DESCRIPTION OF THE TASK. Two lines in the data below mark the range: the one with "2 | 22 | 31 |" and the one with "2 | 3 | 5 | 18 |". Return both, along with every line between them, exactly.

Items from a data source.
■ ■ ■
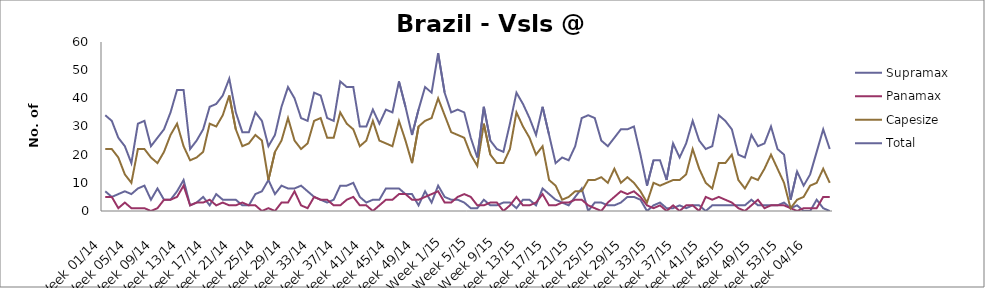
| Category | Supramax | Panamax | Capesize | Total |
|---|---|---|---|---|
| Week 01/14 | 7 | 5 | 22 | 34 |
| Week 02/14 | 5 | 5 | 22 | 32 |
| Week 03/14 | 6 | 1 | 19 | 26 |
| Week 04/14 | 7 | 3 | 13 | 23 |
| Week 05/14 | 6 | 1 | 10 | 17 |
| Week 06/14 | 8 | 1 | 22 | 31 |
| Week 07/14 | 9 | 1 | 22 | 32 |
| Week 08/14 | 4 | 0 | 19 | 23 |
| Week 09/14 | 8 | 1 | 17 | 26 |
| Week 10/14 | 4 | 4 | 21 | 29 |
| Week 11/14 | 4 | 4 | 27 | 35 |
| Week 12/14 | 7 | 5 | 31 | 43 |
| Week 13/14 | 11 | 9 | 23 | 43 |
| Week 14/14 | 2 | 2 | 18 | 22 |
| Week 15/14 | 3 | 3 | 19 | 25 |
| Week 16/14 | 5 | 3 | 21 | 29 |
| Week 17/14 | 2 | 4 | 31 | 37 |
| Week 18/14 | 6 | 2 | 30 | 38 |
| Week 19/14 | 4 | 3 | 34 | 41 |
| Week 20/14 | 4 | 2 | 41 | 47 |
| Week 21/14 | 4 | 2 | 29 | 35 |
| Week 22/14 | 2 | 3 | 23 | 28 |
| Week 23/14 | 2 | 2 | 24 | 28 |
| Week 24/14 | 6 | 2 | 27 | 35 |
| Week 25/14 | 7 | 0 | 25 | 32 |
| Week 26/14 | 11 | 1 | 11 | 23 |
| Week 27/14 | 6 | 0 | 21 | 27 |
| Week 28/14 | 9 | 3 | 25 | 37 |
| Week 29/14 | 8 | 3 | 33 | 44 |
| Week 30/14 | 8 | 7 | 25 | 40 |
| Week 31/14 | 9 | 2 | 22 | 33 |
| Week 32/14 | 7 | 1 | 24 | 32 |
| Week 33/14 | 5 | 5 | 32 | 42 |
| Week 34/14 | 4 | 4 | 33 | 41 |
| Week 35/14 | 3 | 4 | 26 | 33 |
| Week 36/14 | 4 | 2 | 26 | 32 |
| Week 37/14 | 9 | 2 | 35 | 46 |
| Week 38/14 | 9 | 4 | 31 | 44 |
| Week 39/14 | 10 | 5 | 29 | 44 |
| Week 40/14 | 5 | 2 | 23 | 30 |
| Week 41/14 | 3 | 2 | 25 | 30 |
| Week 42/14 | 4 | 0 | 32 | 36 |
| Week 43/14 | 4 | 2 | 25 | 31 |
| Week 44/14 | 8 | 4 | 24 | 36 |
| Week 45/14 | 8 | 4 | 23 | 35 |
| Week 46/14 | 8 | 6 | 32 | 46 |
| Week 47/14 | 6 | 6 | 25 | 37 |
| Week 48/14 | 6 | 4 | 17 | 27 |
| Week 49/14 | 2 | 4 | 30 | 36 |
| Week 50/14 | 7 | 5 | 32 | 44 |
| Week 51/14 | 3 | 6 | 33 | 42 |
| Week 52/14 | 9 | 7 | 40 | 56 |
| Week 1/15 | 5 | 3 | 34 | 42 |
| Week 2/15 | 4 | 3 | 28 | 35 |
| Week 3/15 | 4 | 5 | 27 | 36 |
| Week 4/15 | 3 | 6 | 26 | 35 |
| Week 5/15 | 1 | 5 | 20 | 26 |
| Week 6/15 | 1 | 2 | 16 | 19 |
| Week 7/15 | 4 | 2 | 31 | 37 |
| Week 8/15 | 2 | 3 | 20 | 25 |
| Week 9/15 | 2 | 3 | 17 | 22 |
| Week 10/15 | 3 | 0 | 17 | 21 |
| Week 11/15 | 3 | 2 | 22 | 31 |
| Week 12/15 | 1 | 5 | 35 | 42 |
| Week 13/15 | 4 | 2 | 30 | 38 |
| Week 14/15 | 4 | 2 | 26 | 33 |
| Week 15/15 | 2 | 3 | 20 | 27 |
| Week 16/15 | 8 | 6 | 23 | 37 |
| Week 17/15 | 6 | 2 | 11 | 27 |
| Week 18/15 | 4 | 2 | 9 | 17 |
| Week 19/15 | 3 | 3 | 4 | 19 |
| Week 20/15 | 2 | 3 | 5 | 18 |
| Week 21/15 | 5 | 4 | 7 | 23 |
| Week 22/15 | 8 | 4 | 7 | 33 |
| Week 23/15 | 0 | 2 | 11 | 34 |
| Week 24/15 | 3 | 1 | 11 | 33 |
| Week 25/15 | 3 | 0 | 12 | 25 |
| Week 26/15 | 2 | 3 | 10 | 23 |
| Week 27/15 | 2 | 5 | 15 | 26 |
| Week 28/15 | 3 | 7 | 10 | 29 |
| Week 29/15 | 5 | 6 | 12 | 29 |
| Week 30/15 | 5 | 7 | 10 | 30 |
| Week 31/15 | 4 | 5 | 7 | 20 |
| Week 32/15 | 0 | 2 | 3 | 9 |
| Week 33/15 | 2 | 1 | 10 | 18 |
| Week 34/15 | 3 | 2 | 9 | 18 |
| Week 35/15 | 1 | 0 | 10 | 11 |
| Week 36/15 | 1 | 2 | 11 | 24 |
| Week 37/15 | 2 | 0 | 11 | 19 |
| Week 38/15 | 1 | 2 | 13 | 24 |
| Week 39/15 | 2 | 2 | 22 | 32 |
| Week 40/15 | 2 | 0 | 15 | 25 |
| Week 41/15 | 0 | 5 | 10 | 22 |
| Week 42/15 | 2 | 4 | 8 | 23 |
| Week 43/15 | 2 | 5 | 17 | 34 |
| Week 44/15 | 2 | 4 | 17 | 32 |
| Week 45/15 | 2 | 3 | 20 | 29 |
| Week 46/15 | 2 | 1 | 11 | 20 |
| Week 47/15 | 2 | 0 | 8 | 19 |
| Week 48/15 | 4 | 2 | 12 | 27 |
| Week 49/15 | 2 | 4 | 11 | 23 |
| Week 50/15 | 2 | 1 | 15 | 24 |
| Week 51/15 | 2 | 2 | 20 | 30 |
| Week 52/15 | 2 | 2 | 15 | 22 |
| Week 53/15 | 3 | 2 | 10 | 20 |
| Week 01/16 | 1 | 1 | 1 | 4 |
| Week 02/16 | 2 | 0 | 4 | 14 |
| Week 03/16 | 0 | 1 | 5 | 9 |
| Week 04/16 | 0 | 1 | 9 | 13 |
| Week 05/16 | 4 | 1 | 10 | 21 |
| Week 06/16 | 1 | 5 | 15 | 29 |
■ ■ ■
TASK RESULT.
| Week 11/15 | 3 | 2 | 22 | 31 |
| Week 12/15 | 1 | 5 | 35 | 42 |
| Week 13/15 | 4 | 2 | 30 | 38 |
| Week 14/15 | 4 | 2 | 26 | 33 |
| Week 15/15 | 2 | 3 | 20 | 27 |
| Week 16/15 | 8 | 6 | 23 | 37 |
| Week 17/15 | 6 | 2 | 11 | 27 |
| Week 18/15 | 4 | 2 | 9 | 17 |
| Week 19/15 | 3 | 3 | 4 | 19 |
| Week 20/15 | 2 | 3 | 5 | 18 |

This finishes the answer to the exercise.